It can also help a struggling reader to have some privacy, particularly from annoying or smug siblings.  And even if they are finding reading hard, there is always something they are doing right. Look for small things that they are succeeding at, and point them out to the child.

Here are a few practical ideas that you may find helpful.

  1. 1.      Make reading comfortable and special.
  • Try to make sure the place you reading in is quiet, and warm, well lit, and generally comfortable.
  • Create a special place for your child’s books – decorate a box, or shelf – or a personalised nameplate for their own books.

 2.      Bring reading and stories into everyday life.

  • Read books in front of them and talk about what you have read recently, or stories you remember from your childhood. Teel them what you like about your books and ask their thoughts or opinions about the stories they are reading. Discuss the ideas or themes within the stories. Sometimes you can pause as they’re reading to ask what they think will happen next or why the characters acted as they did or what they would have done in that situation. You want to encourage interest in the story rather than just focusing on the mechanics of reading.
  • Encourage them to read road signs, games manuals, instructions, recipes, menus, magazines, backs of cereal packets, even internet pages on a topic that interests them.
  • Look out for topical stories – at Christmas or Easter time, or about the seaside in the summer, or places you have been or are going, or to do with particular events, such as the World Cup or the Olympics.

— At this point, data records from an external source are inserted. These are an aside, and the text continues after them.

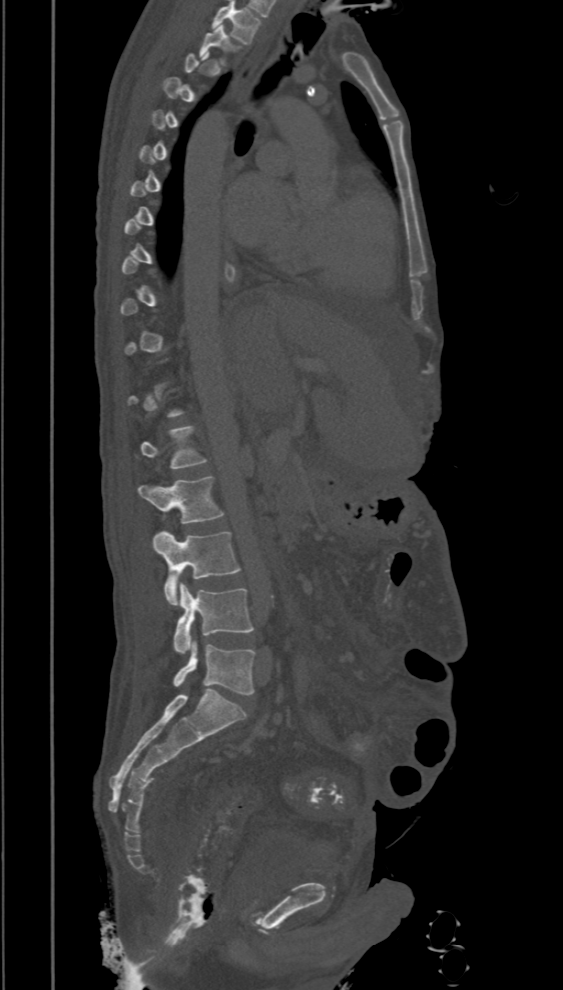
Spine CT. sagittal reformat. Bone window (WL 400, WW 1800)
Boxes below are [x1, y1, x2, y2] in pixels.
Each vertebra is boxed only on the slices from the first to the last where its cross-section reaches a third of its largest, so a slice outside that range leaves it unboxed.
In this scan, the topmost labeled vertebra is T2 and the lowest is L5.
{"vertebrae":{"T2":[200,25,241,64],"L1":[140,426,206,468],"L2":[139,476,224,524],"L3":[153,530,240,605],"L4":[173,583,253,654],"L5":[173,642,255,695]}}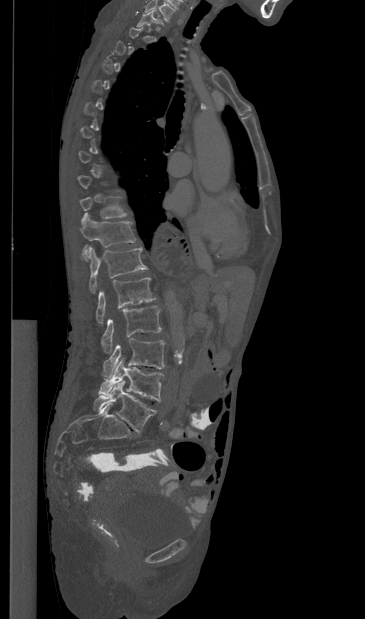

Computed tomography of the spine — image width 365 mm — sagittal view

Box edges are left/top/right/bottom in pixels.
Not every vertebra on this slice has a box: a vertebra is boxed only from the first to the last slice where its cross-section is at least a third of its largest, and this slice is outside that range for at least one of them.
| vertebra | x1 | y1 | x2 | y2 |
|---|---|---|---|---|
| L5 | 93 | 381 | 156 | 432 |
| L4 | 99 | 359 | 163 | 401 |
| L3 | 103 | 338 | 165 | 377 |
| L2 | 101 | 306 | 161 | 353 |
| L1 | 96 | 278 | 155 | 324 |
| T12 | 88 | 246 | 147 | 293 |
| T11 | 80 | 213 | 136 | 260 |
| T10 | 80 | 197 | 126 | 218 |

 3.      Make reading interesting and fun.

  • Try having a Story Tea or Story Bath, or make a Reading Den or try reading in your bed on Sunday morning, as a special treat. 
  • Take a book to the park, read with a torch, or read as a family with each member taking turns or parts. (Remember, children can “read” more complex stories in groups, than they can on their own.”)
  • Let yourself go when you are reading out loud – use lots of expression, in your voice and in your face and body too. Try some sound effects – they will either love it or tell you to calm down. You could even go for costumes….
  • Make up quizzes, crosswords, wordsearches or anagrams of characters, or places, in familiar and favourite stories. 
  • Personalize the stories using their names.

 4.      Encourage their creativity and imagination.

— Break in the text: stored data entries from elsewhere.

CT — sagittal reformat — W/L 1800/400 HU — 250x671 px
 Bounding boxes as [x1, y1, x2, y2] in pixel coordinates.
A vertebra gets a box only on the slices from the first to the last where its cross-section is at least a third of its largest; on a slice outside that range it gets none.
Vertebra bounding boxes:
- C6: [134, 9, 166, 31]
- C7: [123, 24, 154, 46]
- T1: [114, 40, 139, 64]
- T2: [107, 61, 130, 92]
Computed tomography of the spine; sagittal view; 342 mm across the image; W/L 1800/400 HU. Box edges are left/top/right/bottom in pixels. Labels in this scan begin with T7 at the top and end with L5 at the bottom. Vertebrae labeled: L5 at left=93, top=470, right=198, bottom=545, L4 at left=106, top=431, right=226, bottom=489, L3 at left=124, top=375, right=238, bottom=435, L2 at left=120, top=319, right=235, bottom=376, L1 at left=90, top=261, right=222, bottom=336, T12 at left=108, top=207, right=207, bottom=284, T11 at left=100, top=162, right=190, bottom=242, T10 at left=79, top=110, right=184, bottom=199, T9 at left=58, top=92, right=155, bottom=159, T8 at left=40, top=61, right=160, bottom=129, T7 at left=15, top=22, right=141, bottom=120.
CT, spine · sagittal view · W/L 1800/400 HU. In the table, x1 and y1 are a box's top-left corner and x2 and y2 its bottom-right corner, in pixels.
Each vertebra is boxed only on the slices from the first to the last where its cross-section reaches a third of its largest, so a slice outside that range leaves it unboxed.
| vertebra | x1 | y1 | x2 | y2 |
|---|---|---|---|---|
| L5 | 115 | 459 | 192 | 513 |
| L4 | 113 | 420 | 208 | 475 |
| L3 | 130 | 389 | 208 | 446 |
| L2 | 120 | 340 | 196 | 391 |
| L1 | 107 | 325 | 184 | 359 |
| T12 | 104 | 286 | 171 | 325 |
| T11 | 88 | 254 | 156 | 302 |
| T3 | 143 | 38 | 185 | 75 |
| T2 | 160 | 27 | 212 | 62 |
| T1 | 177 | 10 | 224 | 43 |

  • When reading familiar stories, leave gaps for them to fill in or make up alternative silly versions.
  • Help them write their own stories, with spaces for pictures, using a laptop and printer to “publish” copies and distribute to family members.

 5.      Get lots of books.  

  • Use the library – most libraries let children take out many books at a time, and often there are no late return fees. Books can be renewed on-line and particular stories ordered for collection.  Schedule a regular library trip, and let them choose some of their own stories, as well as those you think they will like, and try talking to the librarian to find out what’s new or particularly popular. Take out books for yourself too.
  • Give a book allowance –it doesn’t have to be big and can be part of, or additional to, any pocket money.
  • Give subscriptions to a magazine as a birthday present or special treat – there are so many to choose from. Receiving a named copy of a magazine in the post is exciting for children!